Particular attention should be paid to the following features of Microsoft Excel: graphical tools; a special set of built-in functions that facilitate control and analysis procedures; statistical correlation functions, i.e. determining the relationship between two sets; determining the maximum value from the list; determination of the most frequently occurring value; predicting data based on known values ​​in the past; finding the arithmetic mean, etc. As well as functions for working with date and time.

CURRICULUM OF SPECIALTY "1-40 01 73 INFORMATION SYSTEMS SOFTWARE"

Technical means of information systems

Arithmetic and logical foundations of information processing, including forms of information presentation, features and limitations associated with bit depth. Physical principles of computer operation, the architecture of modern processors using the example of Intel-compatible models, including caching, pipelining, multi-cores and the principles of parallel computing. Peripheral devices, principles of collecting, storing and converting information in information systems.

Basics of algorithmization and programming in high-level languages

Theoretical foundations of algorithmization and programming: fundamentals of the theory of algorithms and programming technology. General characteristics of a high-level programming language, program structure, data types, operations and expressions, data input and output, computational process control operators, subroutines.
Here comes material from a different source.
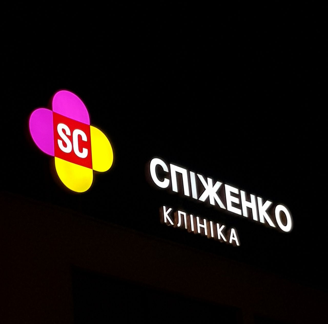 Клініка Спіженко, с. Капітанівка, Київська область. Онкологічний центр повного циклу послуг

Additional features of the high-level language being studied (dynamic memory allocation, pointers, etc.). Programming and debugging of a class of branching and cyclic algorithms. The course is based on C++ Visual Studio.

Operating systems architecture

Concept, purpose and functions of the operating system (OS). The concept of a resource, OS as a resource management system. Classification and characteristics of modern operating systems. Principles of construction and architecture of the OS (kernel and auxiliary modules, monolithic, layered, microkernel-based and other types of kernel architectures). Organization of the user interface. Concept and implementation of application programming interface. Compatibility and application software environments. Java Virtual Machine. Architecture of a managed software environment based on .Net. Concept of process and flow. Process and thread management, CPU time distribution algorithms. Process interaction, races, synchronization, deadlock problem. Memory management. Virtual memory, address translation, virtual memory management algorithms. Virtual memory and data exchange between processes. I/O control, multi-layer structure of the I/O subsystem. Concept, organization and tasks of the file system. Logical structure and operations with files. Physical organization of the file. Windows and UNIX file systems. Projecting program files and data onto address space. Access control and data protection. Organization of modern operating systems of the Unix, Linux and Windws families.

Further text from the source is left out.